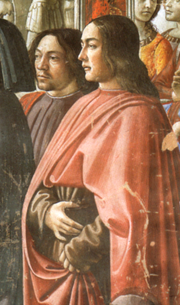 Domenico ghirlandaio, autoritratto (left) con sebastiano mainardi (right) cappella Tornabuoni, annuncio dell'angelo a zaccaria, detail
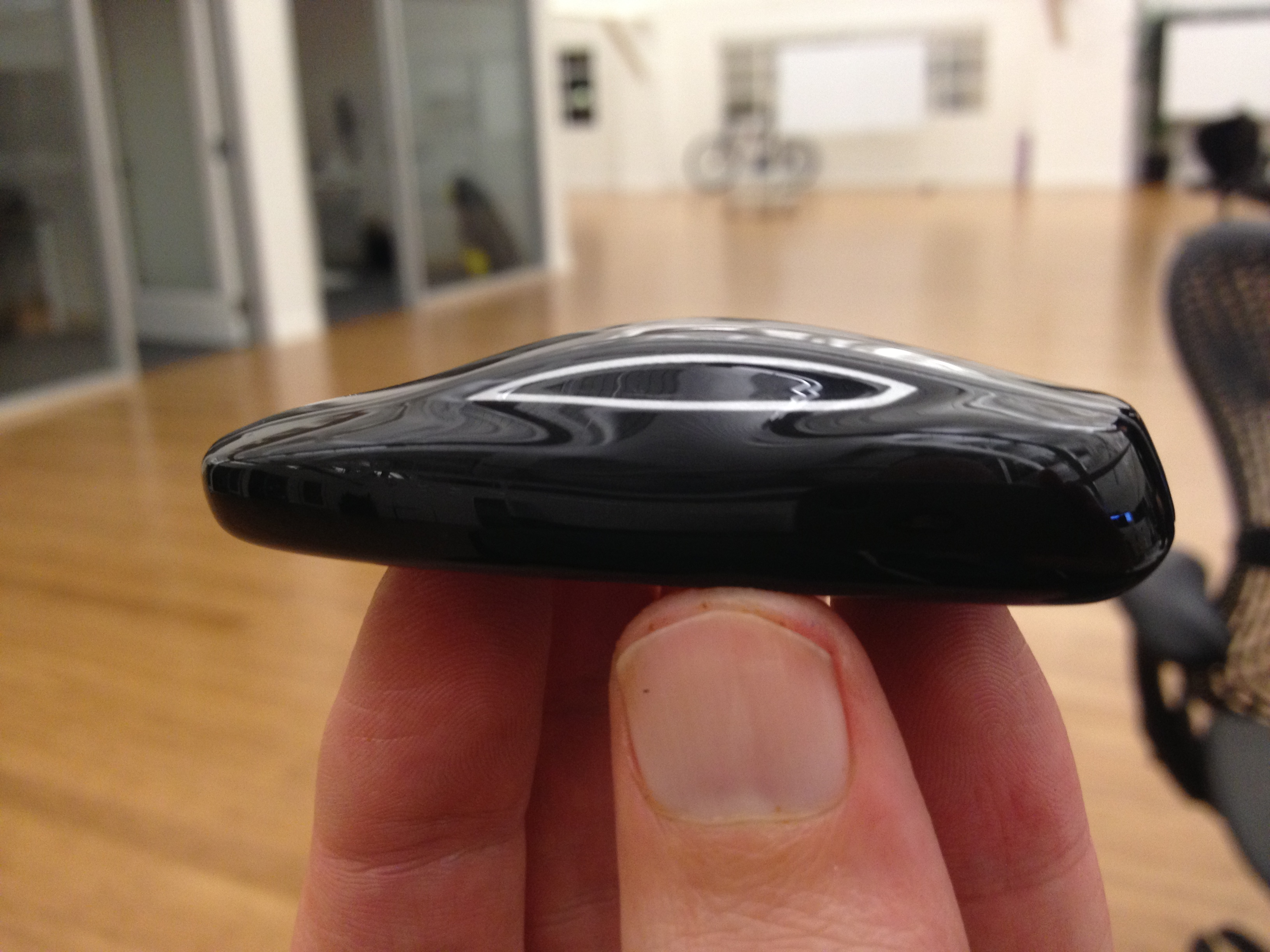 Tesla Model S Key
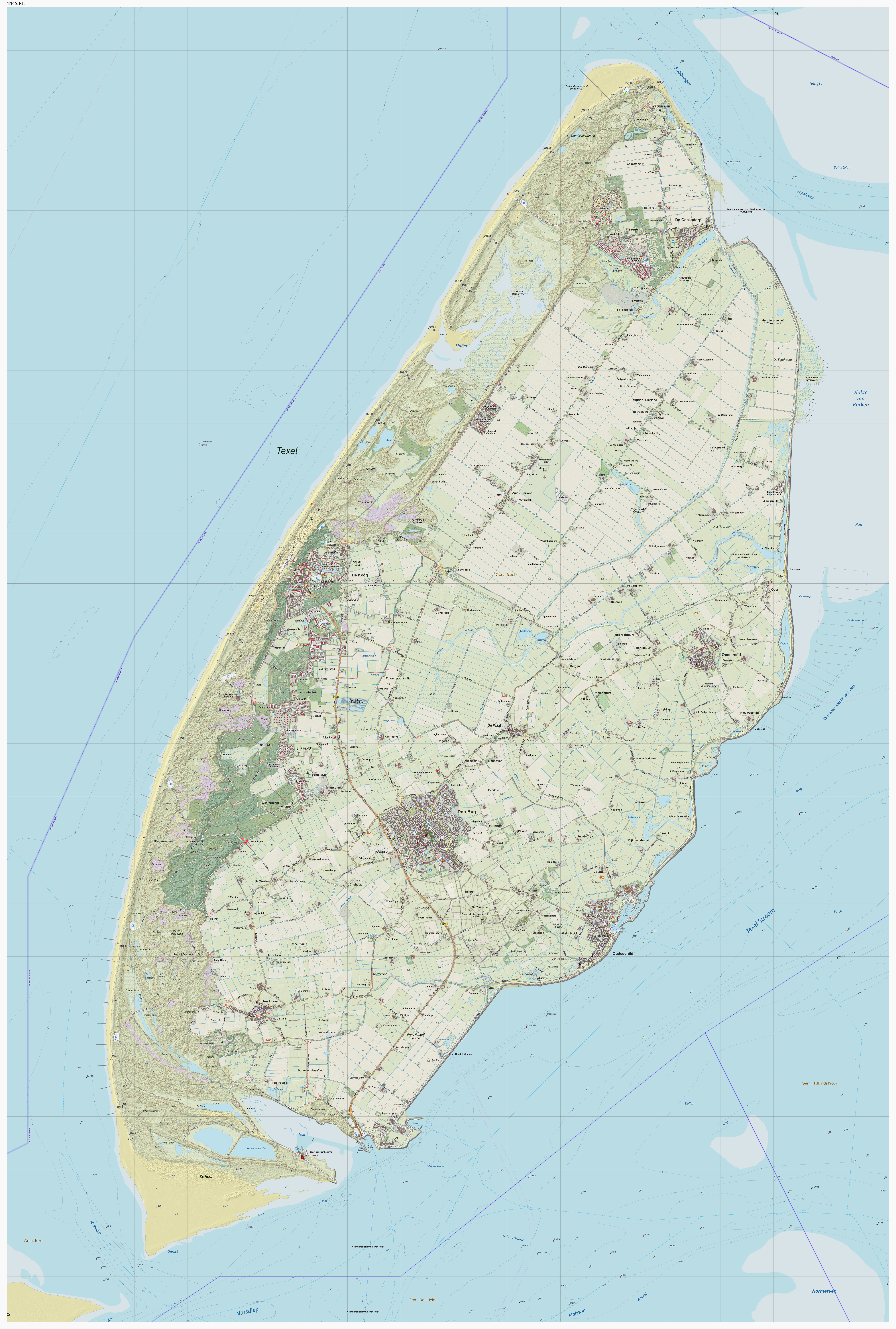 Topografische kaart van Texel. Resolutie: 400 pixels/km. Kaartbeeld samengesteld uit de open geodata van de Top10NL en Top25namen (Basisregistratie Topografie), Creative Commons BY licentie. Gebouwvlakken uit open geodata BAG extract. Wegen uit de OpenStreetMap, OpenStreetMap community. Reliëfschaduw uit de Actuele Hoogtekaart AHN2. Samenstelling en kleurenschema: Jan-Willem van Aalst, met QGIS2. Zie ook de Legenda.
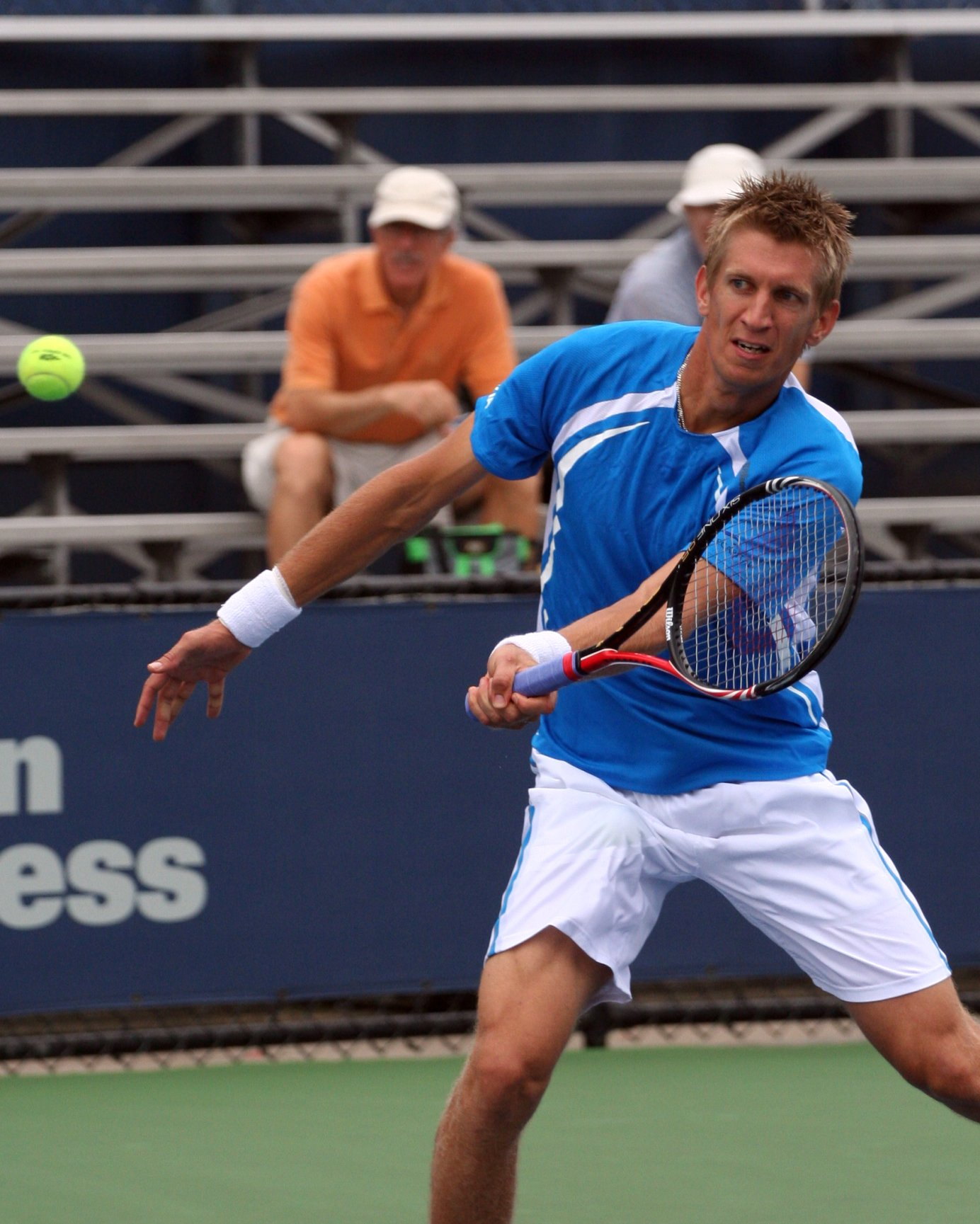 U.S. Open Sept. 3, 2010
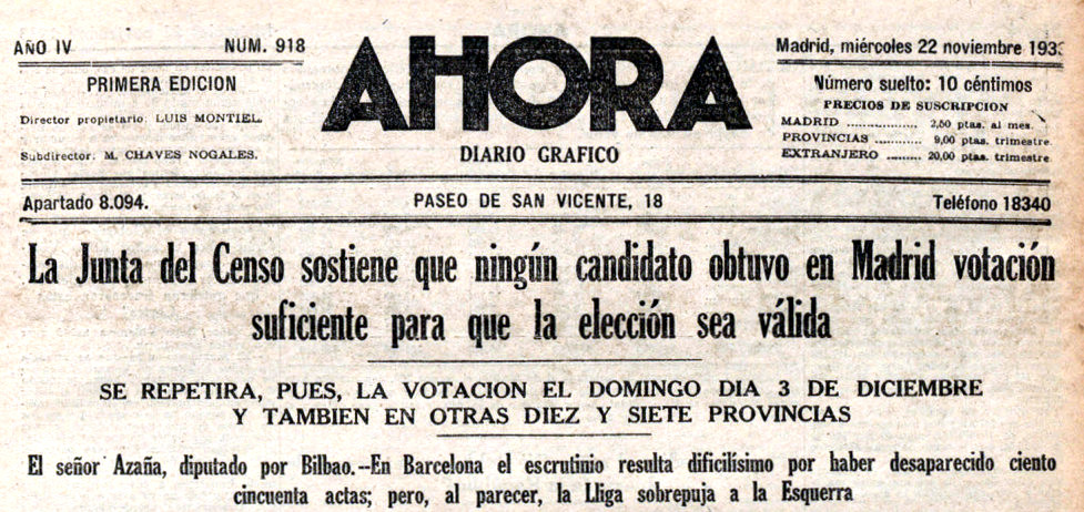 La Junta del Censo sostiene que ningún candidato obtuvo en Madrid votación suficiente para que la elección sea válida
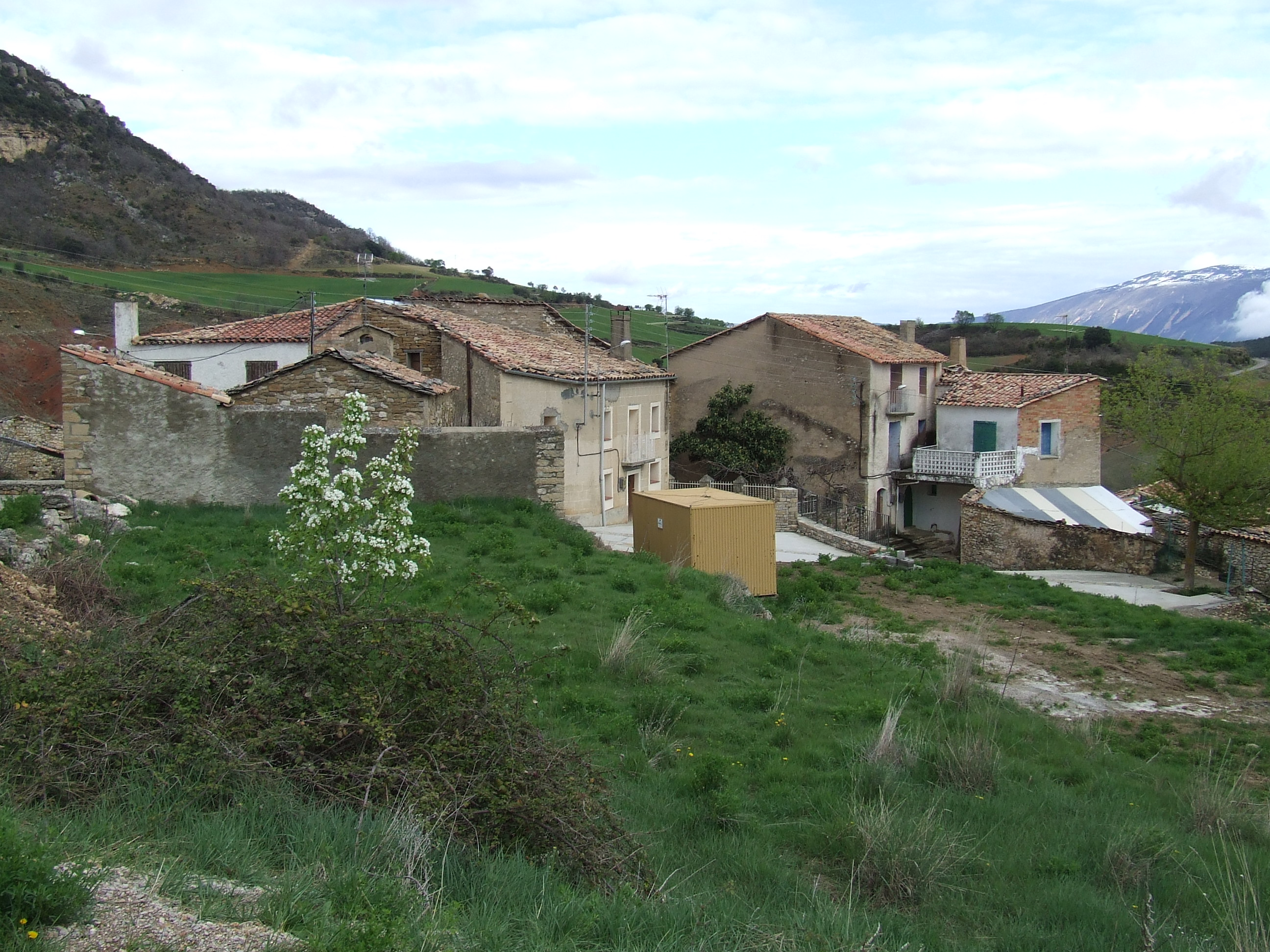 Vista general del poble de Beniure (Sant Esteve de la Sarga, Pallars Jussà)
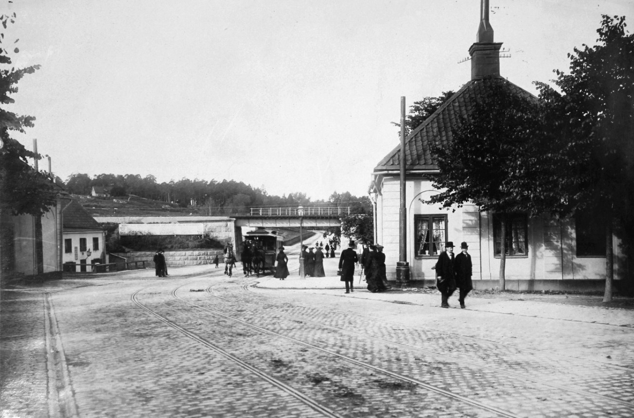 Norrtull sett från söder omkring 1900-1910. Okänd fotograf. Huset till höger är Östra Tullhuset.
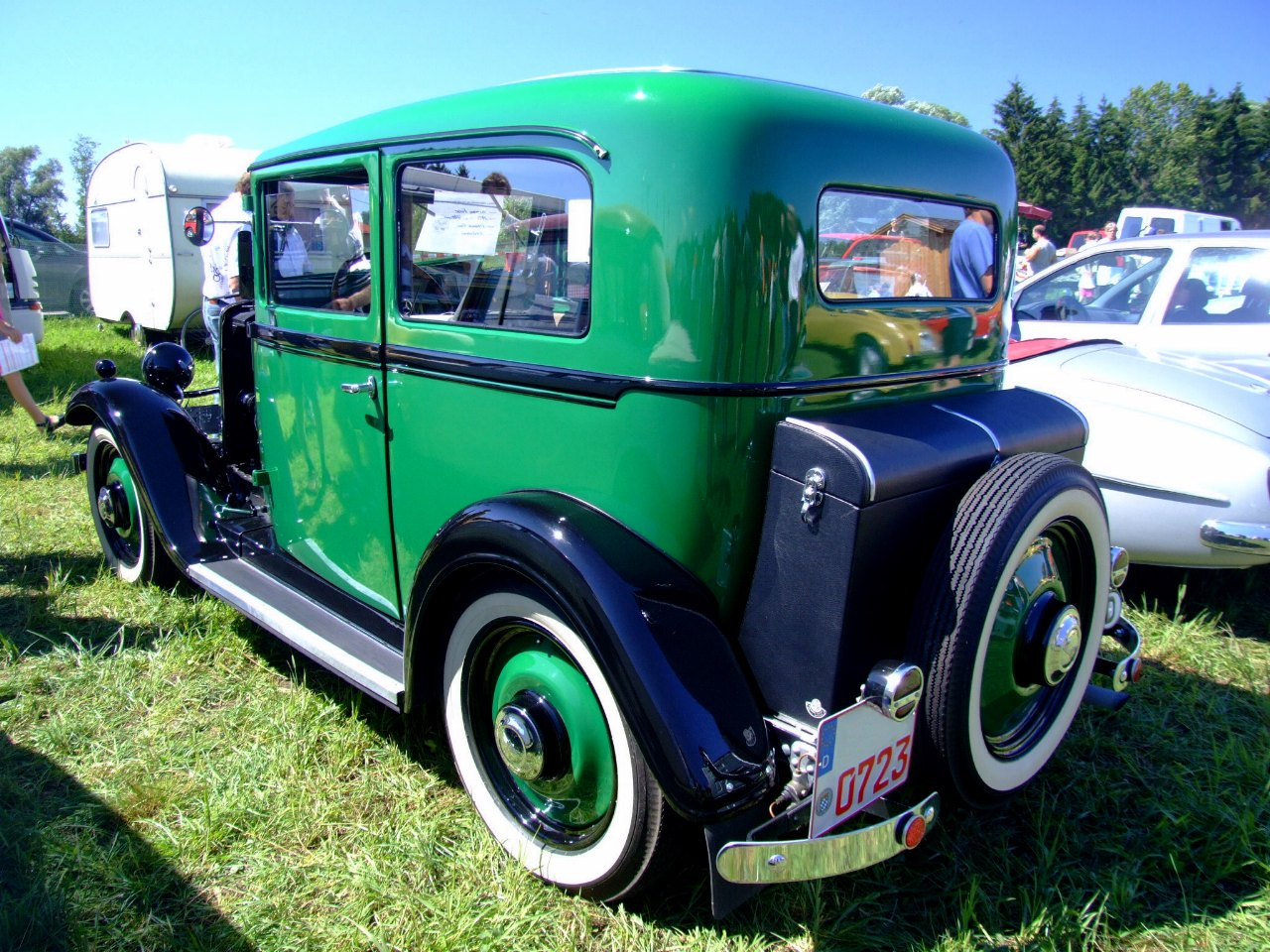 Hanomag Kurier 1089ccm 23PS 1935

+++

• Work request: Copy out the material exactly as it stands, though no picture should appear in the copy.

• Response area:
 Domenico ghirlandaio, autoritratto (left) con sebastiano mainardi (right) cappella Tornabuoni, annuncio dell'angelo a zaccaria, detail
 Tesla Model S Key
 Topografische kaart van Texel. Resolutie: 400 pixels/km. Kaartbeeld samengesteld uit de open geodata van de Top10NL en Top25namen (Basisregistratie Topografie), Creative Commons BY licentie. Gebouwvlakken uit open geodata BAG extract. Wegen uit de OpenStreetMap, OpenStreetMap community. Reliëfschaduw uit de Actuele Hoogtekaart AHN2. Samenstelling en kleurenschema: Jan-Willem van Aalst, met QGIS2. Zie ook de Legenda.
 U.S. Open Sept. 3, 2010
 La Junta del Censo sostiene que ningún candidato obtuvo en Madrid votación suficiente para que la elección sea válida
 Vista general del poble de Beniure (Sant Esteve de la Sarga, Pallars Jussà)
 Norrtull sett från söder omkring 1900-1910. Okänd fotograf. Huset till höger är Östra Tullhuset.
 Hanomag Kurier 1089ccm 23PS 1935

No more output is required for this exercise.